◆ **Data block**
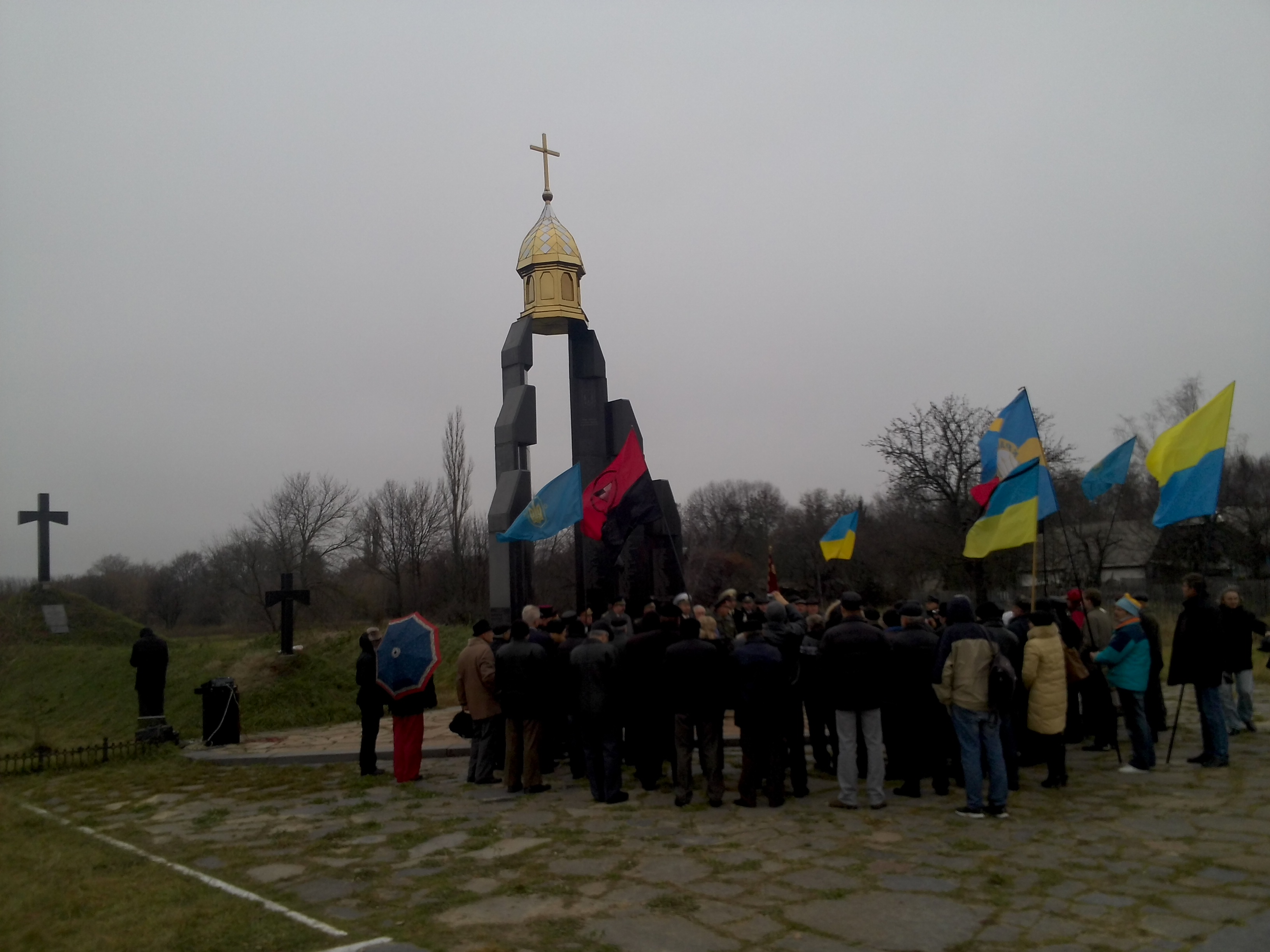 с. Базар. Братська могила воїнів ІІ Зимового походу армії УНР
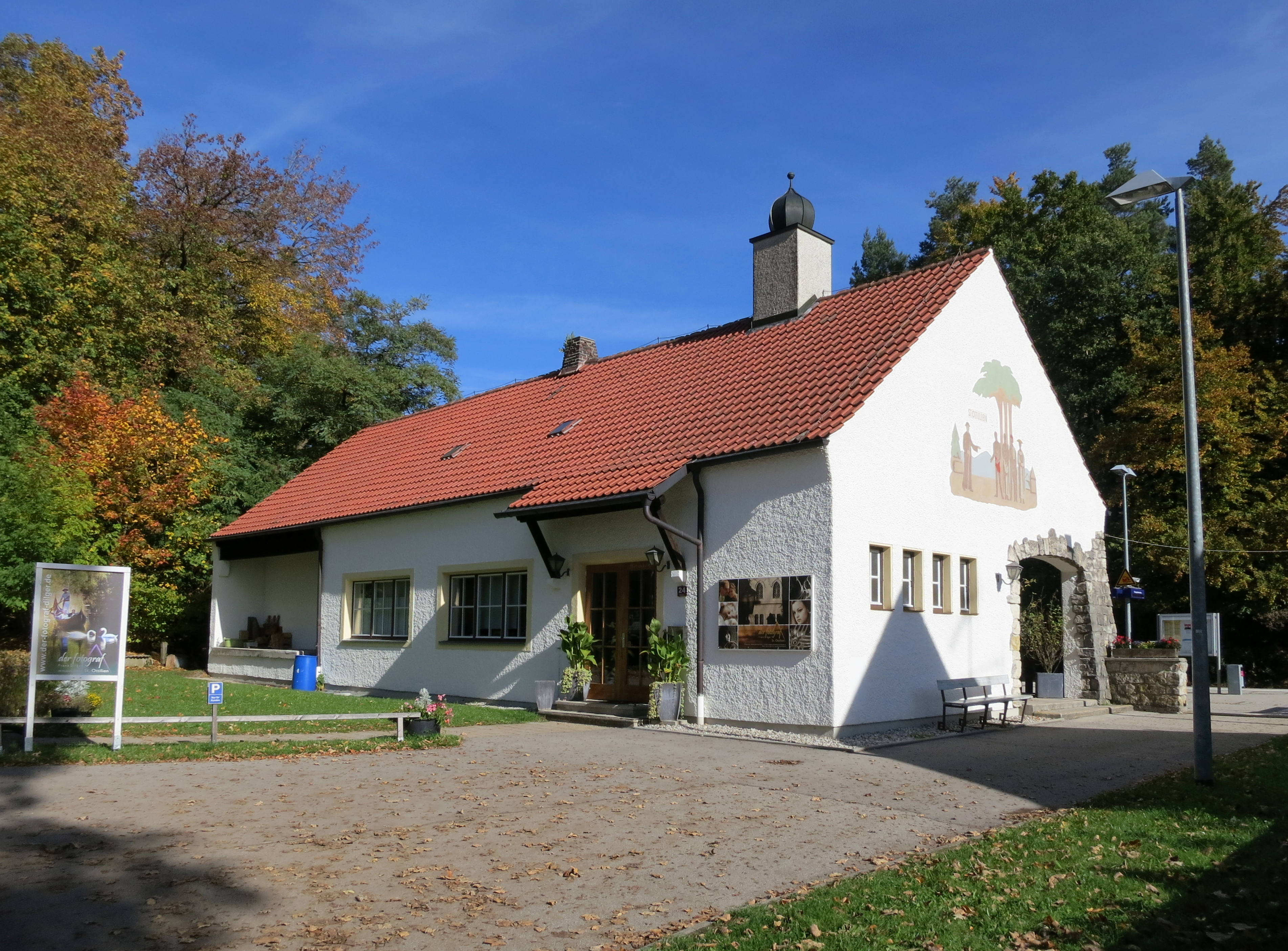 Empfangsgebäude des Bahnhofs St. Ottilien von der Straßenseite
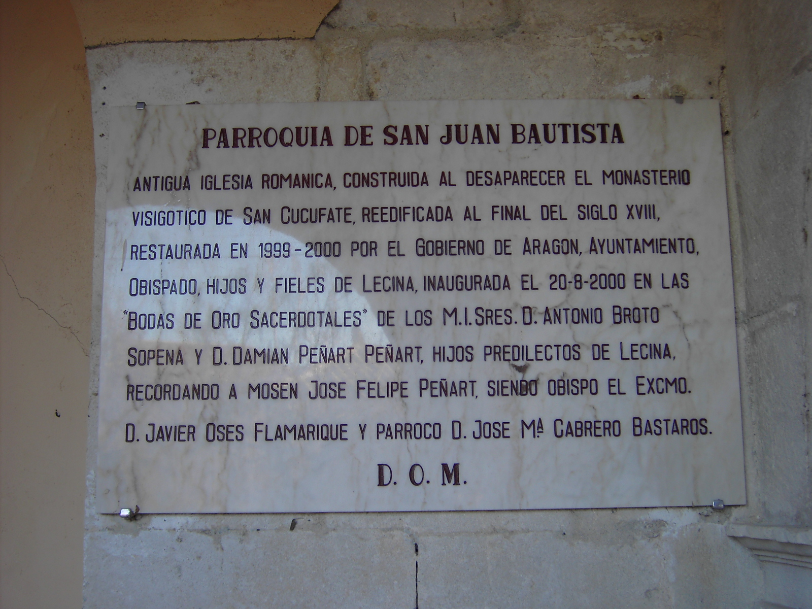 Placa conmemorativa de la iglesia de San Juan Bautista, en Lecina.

◆ **Your task**
Please restate the material word for word; the pictures stay out.

◆ **Response**
 с. Базар. Братська могила воїнів ІІ Зимового походу армії УНР
 Empfangsgebäude des Bahnhofs St. Ottilien von der Straßenseite
 Placa conmemorativa de la iglesia de San Juan Bautista, en Lecina.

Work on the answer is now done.